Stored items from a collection
=== Begin Enclosure ===

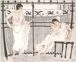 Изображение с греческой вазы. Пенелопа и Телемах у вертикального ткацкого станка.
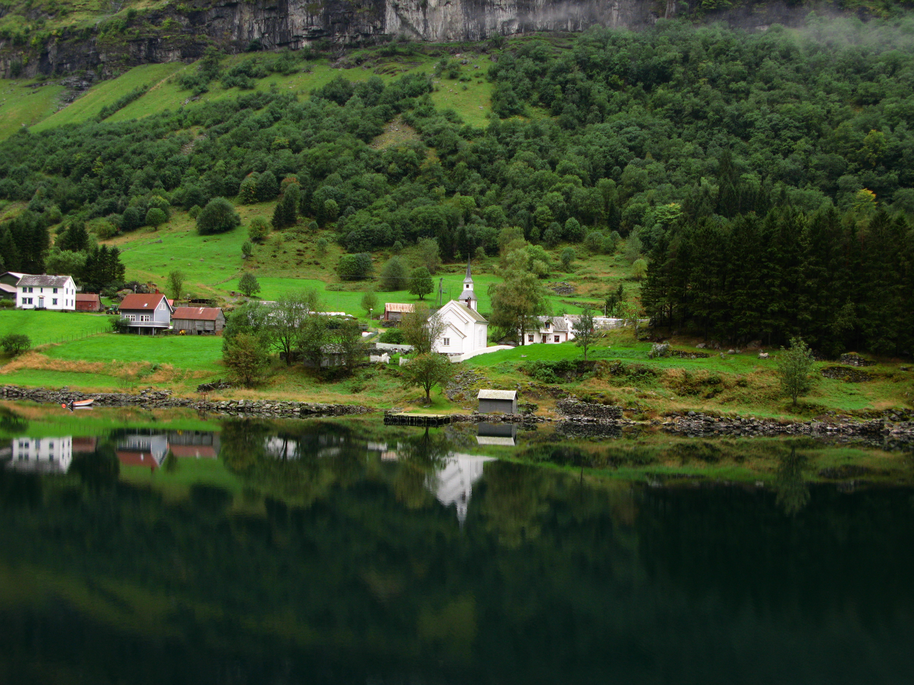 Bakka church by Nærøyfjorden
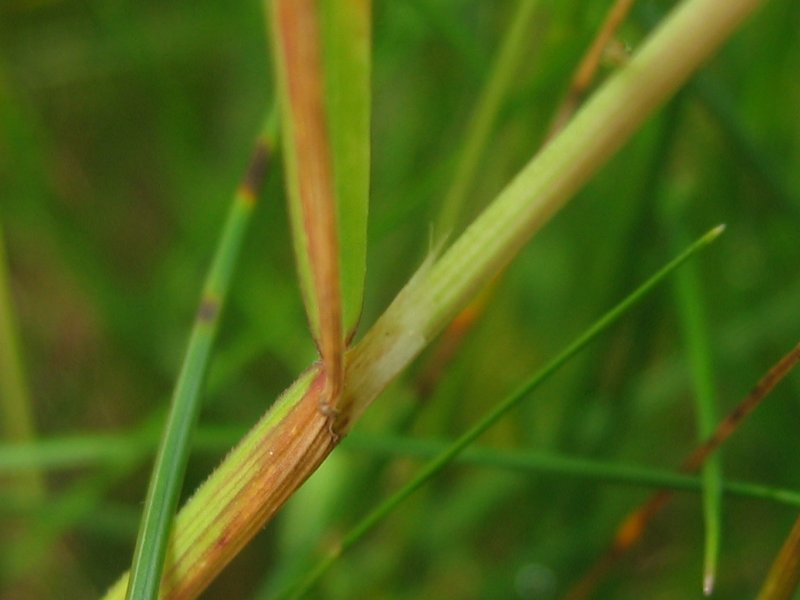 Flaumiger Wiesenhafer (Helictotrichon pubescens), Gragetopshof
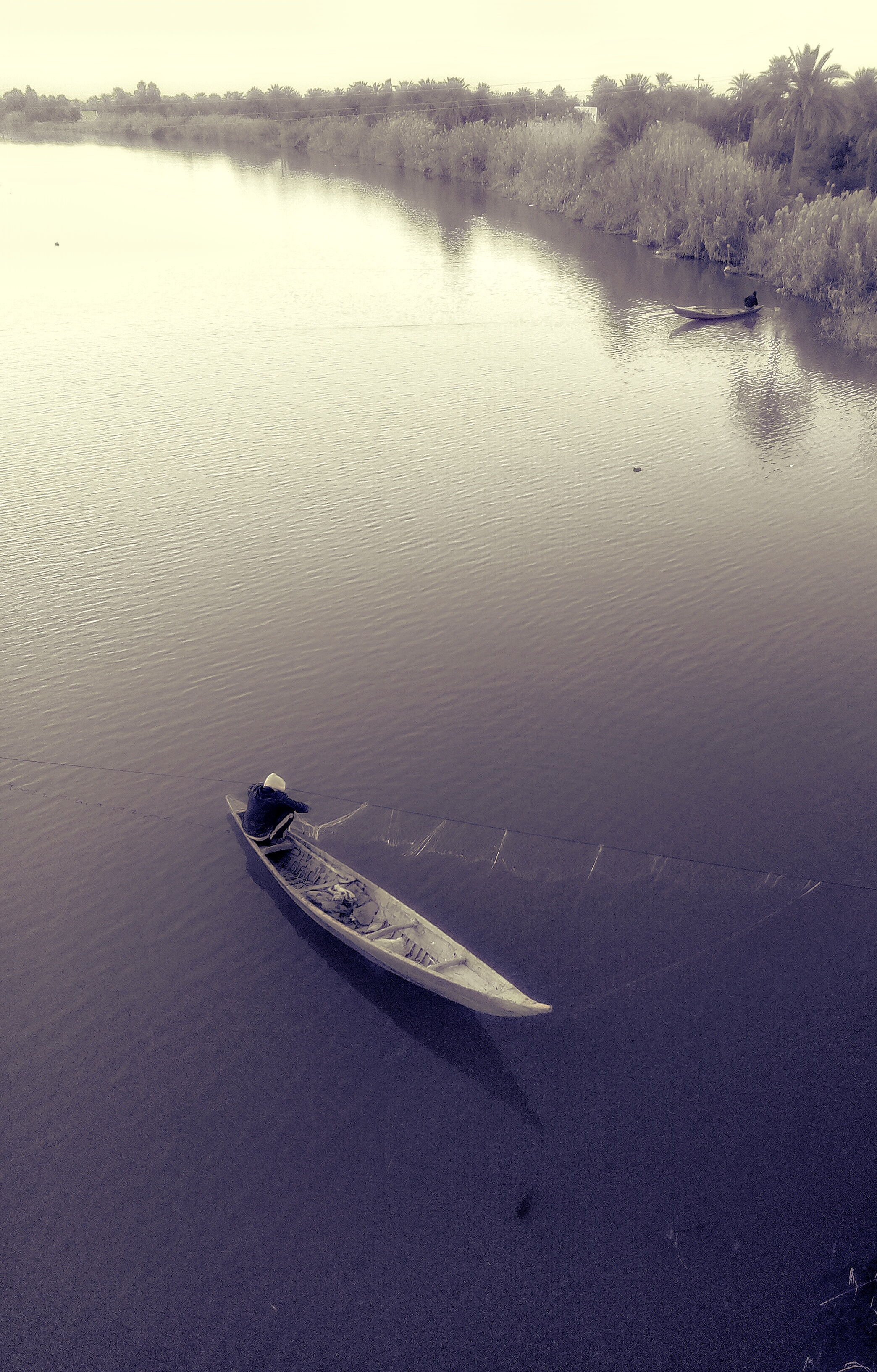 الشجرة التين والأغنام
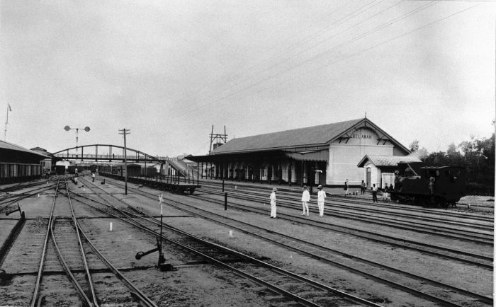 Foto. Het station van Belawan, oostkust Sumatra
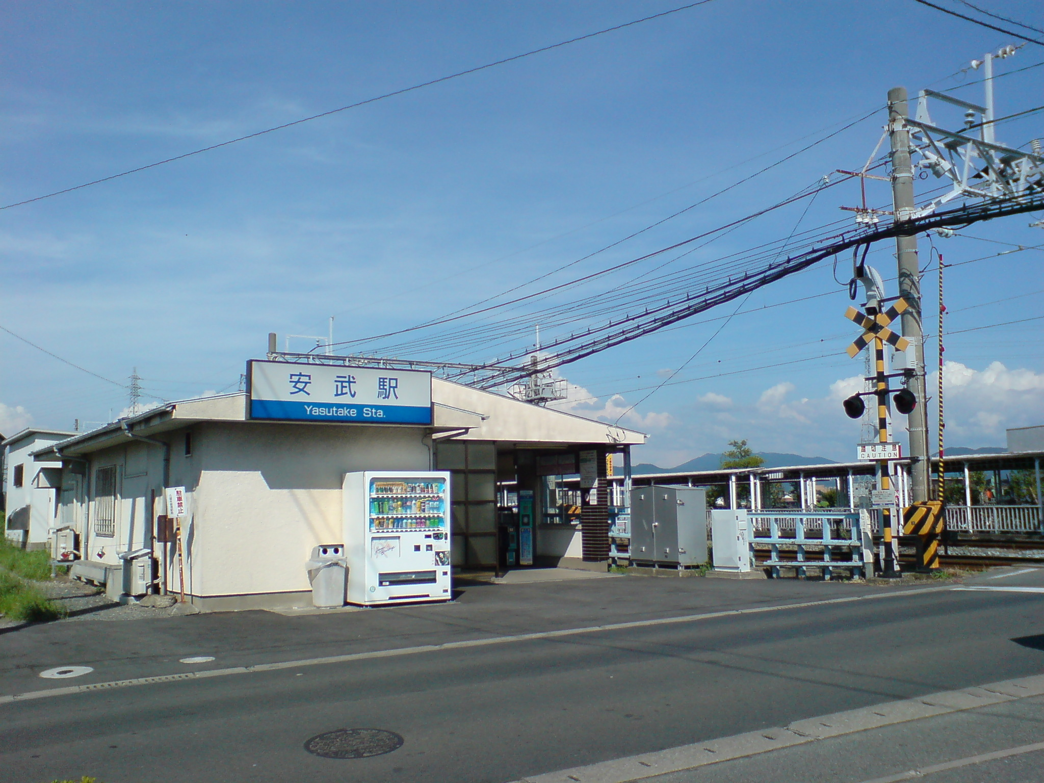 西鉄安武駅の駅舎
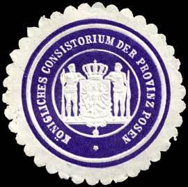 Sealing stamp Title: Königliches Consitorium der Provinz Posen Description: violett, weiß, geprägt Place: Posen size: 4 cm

=== End Enclosure ===

Write every line of the data out again exactly, leaving out all images.

 Изображение с греческой вазы. Пенелопа и Телемах у вертикального ткацкого станка.
 Bakka church by Nærøyfjorden
 Flaumiger Wiesenhafer (Helictotrichon pubescens), Gragetopshof
 الشجرة التين والأغنام
 Foto. Het station van Belawan, oostkust Sumatra
 西鉄安武駅の駅舎
 Sealing stamp Title: Königliches Consitorium der Provinz Posen Description: violett, weiß, geprägt Place: Posen size: 4 cm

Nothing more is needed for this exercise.